The researchers work at QuSoft and the Institute of Physics in the groups of
Rene Gerritsma and Arghavan Safavi-Naini. The effort, which was led by the
Ph.D. candidate Matteo Mazzanti, combines two important ingredients. One is
a so-called trapped-ion platform, one of the most promising candidates for
quantum computing that makes use of ions—atoms that have either a surplus or
a shortage of electrons and as a result are electrically charged. The other
is the use of a clever method to control the ions supplied by optical
tweezers and oscillating electric fields.
As the name suggests, trapped-ion quantum computers use a crystal of trapped
ions. These ions can move individually, but more importantly, also as a
whole. As it turns out, the possible collective motions of the ions
facilitate the interactions between individual pairs of ions. In the
proposal, this idea is made concrete by applying a uniform electric field to
the whole crystal, in order to mediate interactions between two specific
ions in that crystal. The two ions are selected by applying tweezer
potentials on them—see the image above. The homogeneity of the electric
field assures that it will only allow the two ions to move together with all
other ions in the crystal. As a result, the interaction strength between the
two selected ions is fixed, regardless of how far apart the two ions are.

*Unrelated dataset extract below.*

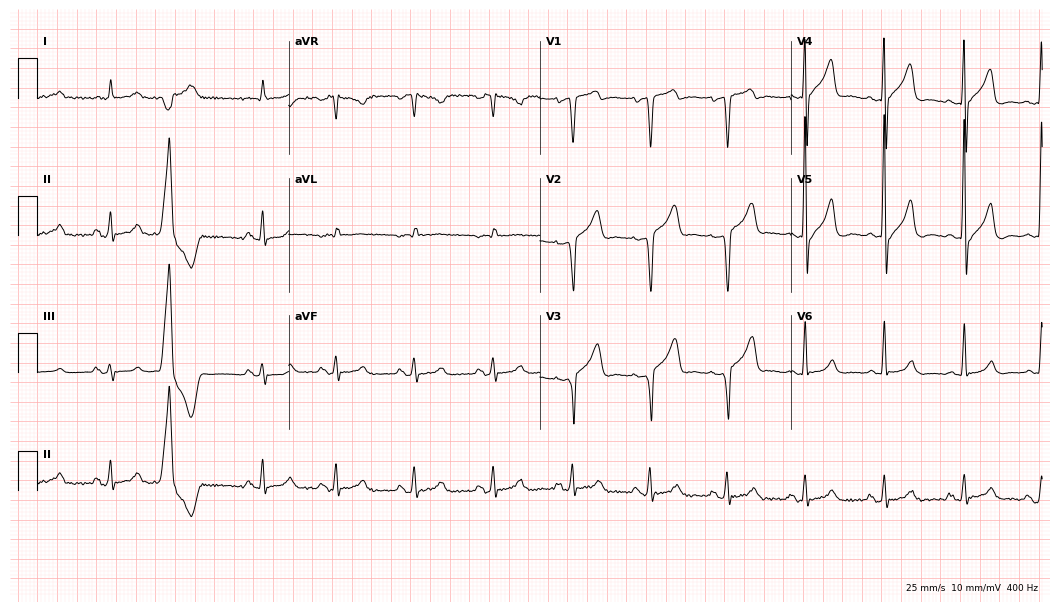
12-lead ECG (10.2-second recording at 400 Hz) from a male patient, 68 years old. Screened for six findings — first-degree AV block, right bundle branch block, left bundle branch block, sinus bradycardia, atrial fibrillation, sinus tachycardia — none is recorded.
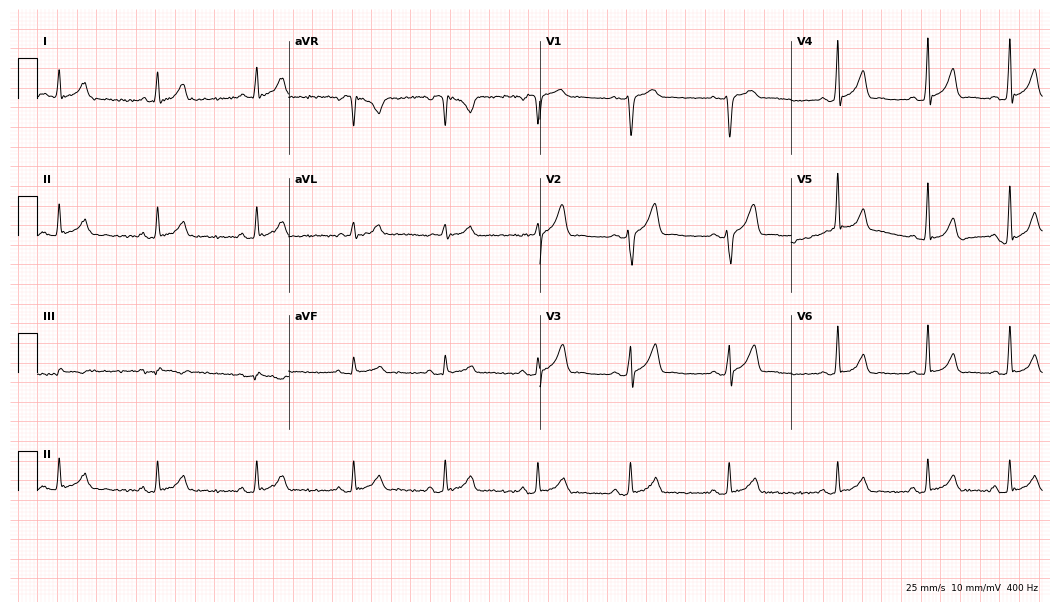
12-lead ECG (10.2-second recording at 400 Hz) from a 32-year-old male patient. Labelled as a normal ECG.

A quantum computer consists of 'gates,' small computational building blocks
that perform quantum analogs of operations like 'and' and 'or' that we know
from ordinary computers. In trapped-ion quantum computers, these gates act
on the ions, and their operation depends on the interactions between these
particles. In the above setup, the fact that those interactions do not
depend on the distance means that also the duration of operation of a gate
is independent of that distance. As a result, this scheme for quantum
computing is inherently scalable, and compared to other state-of-the-art
quantum computing schemes poses fewer technical challenges for achieving
comparably well-operating quantum computers.
Reference:
M. Mazzanti et al, Trapped Ion Quantum Computing Using Optical Tweezers and
Electric Fields, Physical Review Letters (2021).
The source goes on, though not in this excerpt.